После этого я в очередной раз попросил прощения у тех, кому отказывал, когда они подходили ко мне и говорили, что хотят прочесть свои стихи. Я знал, что обижаю, причем обдуманно, это в самом деле тяготило меня. Я опять объяснял, что ни против кого не настроен, ничуть. Но мы в гостях у Ахматовой, «ее нет по некоторому биологическому недоразумению», и так вышло, что обязанность распоряжаться гостеприимством возложена на меня. «Разве пришли бы мы к ней живой и сказали: «Анна Андреевна, здравствуйте, я Вам сейчас прочту стихотворение»? Важно не что мы ей говорим, а что она нам говорит. Она может сказать: «Нет, простите, я не хочу слушать», или «Я сейчас не в настроении», или еще что-то такое». И рассказал, как Ахмадулина мне сказала: «Как ты думаешь, мы не очень обидели Анну Андреевну?» Чего никто больше не скажет на территории этой страны, а может, и всего глобуса. Вот это надо помнить. То, что здесь происходит – я знаю, как неприятно выслушивать похвалы, мало кто это умеет, но придется, – целиком обязано заботам Александра Петровича Жукова и его жены, Веры Григорьевны.
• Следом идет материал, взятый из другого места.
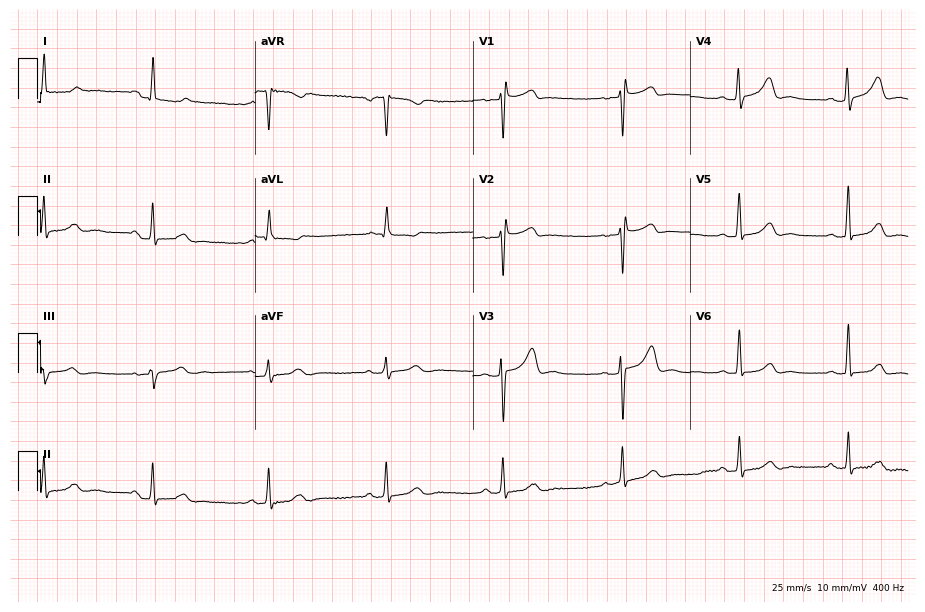
ECG — a 21-year-old female patient. Labelled as a normal ECG.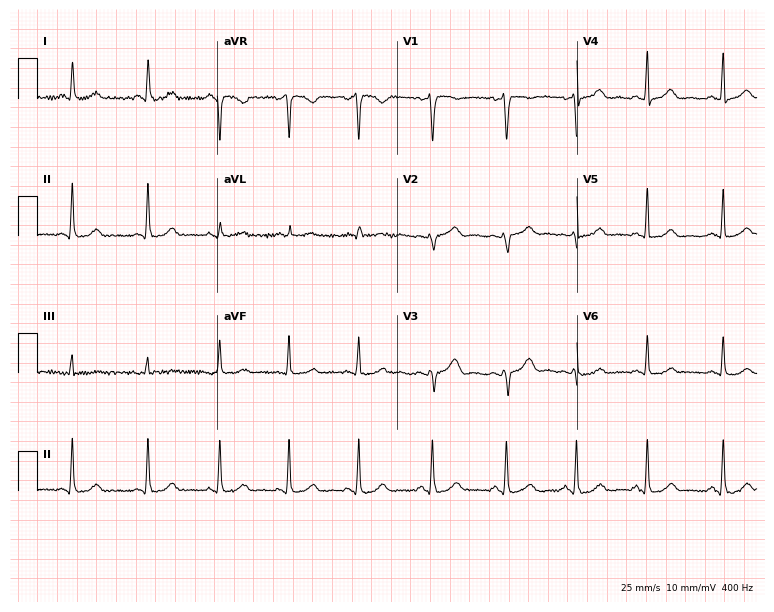
12-lead ECG (7.3-second recording at 400 Hz) from a 40-year-old female patient. Labelled as a normal ECG.

А он, хитрец, поручил службу отказов мне. Я предлагаю радоваться тому, что есть. Ведь единственное, что здесь есть, это что мы не участвуем в каких-то сварах, не лезем со своим, не выражаем свое неодобрение, не объясняем непонятно кому, почему мы имеем такое право. Короче говоря, стараемся «не очень обижать Анну Андреевну».
Я слишком долго говорил, но, значит, нужно было мне это сказать, вот и говорил.
Сегодня будет музыкальный вечер, будем слушать квартет Шостаковича. Перед этим прозвучит запись рассказа Соломона Волкова, который в шестьдесят каком-то году привез сюда своих товарищей-музыкантов и они вчетвером играли перед Ахматовой. Хочу сказать, что это был не единственный раз, когда она слушала квартет Шостаковича. Покойный, царствие ему небесное, Женя Чуковский, Евгений Борисович, он был мужем Гали Шостакович, Галины Дмитриевны. У него были записи, и он жил здесь на даче и приходил два-три раза к Анне Андреевне и ставил ей эти кассеты. Этого и других квартетов Шостаковича.
И конечно, как всегда, самый замечательный, хотя я вовсе не хочу противопоставлять его квартету, сюрприз приготовил Павел Крючков. Который, раз он сюрприз, значит, и говорить нечего. По-моему, все. Спасибо, до свидания».
Вы услышите два включения. В первом – практически никем и никогда не опубликованный и не слышаный голос Николая Гумилева; запись, сделанная в 20-м году, фрагмент. Так совпало, что в этом году 125 лет, как родился Гумилев, и 90 лет, как его убили. Потом Мандельштам. Запись тоже неопубликованная, то есть тоже премьера – начала одного его очень знаменитого стихотворения, сделанная в 24-м году.
Потом Анна Ахматова будет читать стихотворение, написанное здесь, в этом доме, в августе 61-го года, «Царскосельская ода». Предваряя каждое это включение, я должен буду сказать несколько слов и кое о чем вас предупредить. Оговориться следует, потому что запись голоса Гумилева и Мандельштама делалась в другую эпоху, на фонограф, на восковые хрупкие валики, в Петрограде, в институте Живого Слова.
То, что вы услышите, не вполне голос человека. Это то, что осталось от голоса, эхо голоса, я бы сказал: эхо эха голоса. Должен как-то вас к этому подготовить и прошу высоко и снисходительно настроиться – в том смысле, что, наверное, вы ждете другого. Но это живой голос человека. Мои покойные учителя говорили мне, что, чтобы услышать голос Блока, то, что от его голоса осталось, надо несколько раз в наушниках прослушать самому, тогда где-то на пятый-шестой раз перестаешь замечать помехи, и до тебя доносится его «белый» голос. Но даже сейчас, правда, после того, как я предварительно прочитаю эти две строфы вслух, вы услышите, как Николай Гумилев картавит, какой у него был своеобразный выговор. Попробуем.